- Born: December 20, 1924
- Died: January 5, 2011 (aged 86) Dushanbe, Tajikistan
- Occupation: Dancer

= Ashura Nosirova =

Ashura Nosirova (Ашӯра Носирова, Ашура Насы́рова; 20 December 1924 – 5 January 2011) was a Soviet and Tajikistani dancer.

== Biography ==
Born in the village of Qistakuz in Khujand, Nosirova was the daughter of musician Nosiri Surnaichi. From 1934 until 1939 she studied at the Women's Technical School in Stalinabad; it was while there that she began dancing, performing as an amateur. She came to wider attention in 1939 when she participated in a review of talent. That same year she was invited to perform at the kolkhoz in Stalinabad. She joined the Tajikistan State Philharmonic Society as a dancer in 1940, remaining a member of the company until 1960. She spent time honing her skills by working with the Ensemble of Soviet Dancers. She traveled with other Tajik artists to the front during World War II, performing for soldiers there. She also traveled abroad to perform during her career. In 1951 she became a member of the Communist Party of the Soviet Union.
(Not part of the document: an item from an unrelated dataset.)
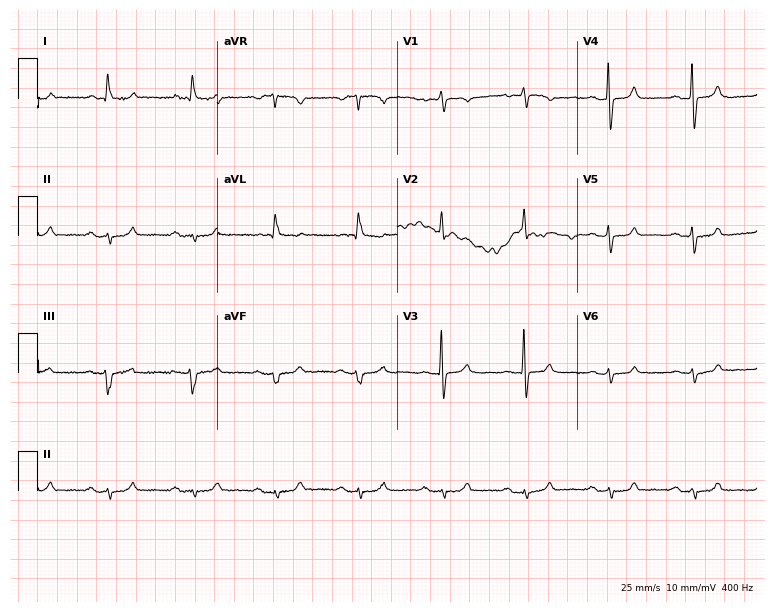
Standard 12-lead ECG recorded from a woman, 85 years old (7.3-second recording at 400 Hz). None of these six findings is recorded: first-degree AV block, right bundle branch block, left bundle branch block, sinus bradycardia, atrial fibrillation, sinus tachycardia.

Nosira blended elements of classical Tajik dance with aspects of ballet in her performances. Among her most noted dances were those titled Tovus ("Peacock"), "Shodiona" ("Joyful"), "Kabutari Surkh" ("Red Pigeon"), "Naqorabazm" ("Drum Party"), "Pakhta" ("Cotton"), "Vokhuri" ("Meeting"), "Bozii Kalon" ("The Big Game"), and "Dilbar" ("Ravisher"). For her work Nosira received numerous awards and medals during her career, including the Order of the Red Banner of Labour and three Orders of the Badge of Honour. In 1947 she was named a People's Artist of the Tajik SSR.